- LISTED RECORDS
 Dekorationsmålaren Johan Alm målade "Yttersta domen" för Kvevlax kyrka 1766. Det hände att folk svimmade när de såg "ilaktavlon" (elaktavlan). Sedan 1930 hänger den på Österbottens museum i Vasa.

==

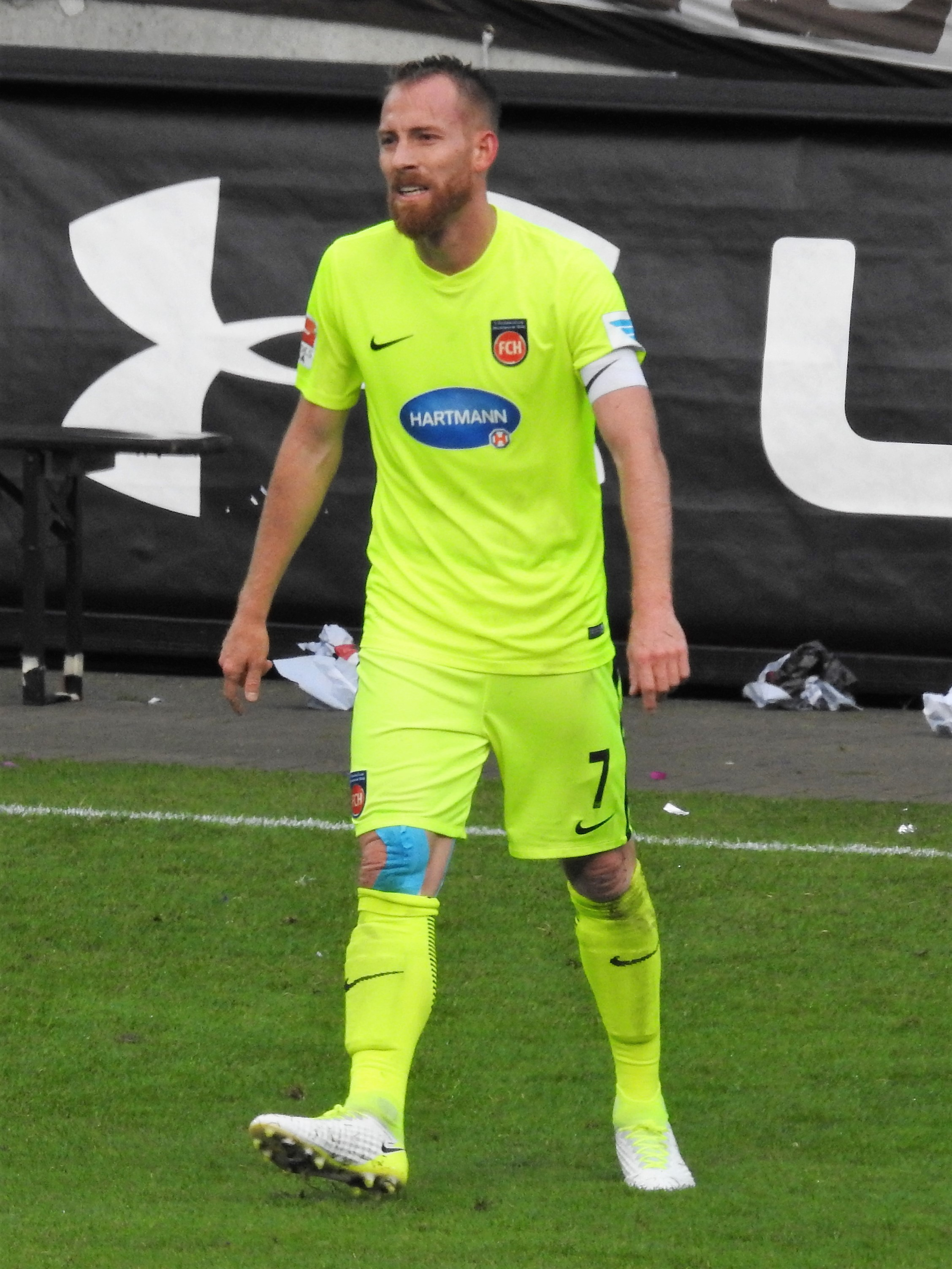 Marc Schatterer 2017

---

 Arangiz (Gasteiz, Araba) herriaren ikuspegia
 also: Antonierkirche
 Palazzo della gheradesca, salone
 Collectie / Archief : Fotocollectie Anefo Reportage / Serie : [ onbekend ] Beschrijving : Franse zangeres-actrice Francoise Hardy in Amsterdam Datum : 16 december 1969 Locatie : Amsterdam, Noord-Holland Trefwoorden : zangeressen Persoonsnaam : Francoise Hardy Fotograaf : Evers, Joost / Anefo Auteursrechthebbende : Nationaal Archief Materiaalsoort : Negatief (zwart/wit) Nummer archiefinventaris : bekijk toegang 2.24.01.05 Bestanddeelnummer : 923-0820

- PROBLEM STATEMENT
Repeat the entries above verbatim, but only from the line that has "also: Antonierkirche" down to the line that has "Collectie / Archief", inclusive.

- TASK SOLUTION
 also: Antonierkirche
 Palazzo della gheradesca, salone
 Collectie / Archief : Fotocollectie Anefo Reportage / Serie : [ onbekend ] Beschrijving : Franse zangeres-actrice Francoise Hardy in Amsterdam Datum : 16 december 1969 Locatie : Amsterdam, Noord-Holland Trefwoorden : zangeressen Persoonsnaam : Francoise Hardy Fotograaf : Evers, Joost / Anefo Auteursrechthebbende : Nationaal Archief Materiaalsoort : Negatief (zwart/wit) Nummer archiefinventaris : bekijk toegang 2.24.01.05 Bestanddeelnummer : 923-0820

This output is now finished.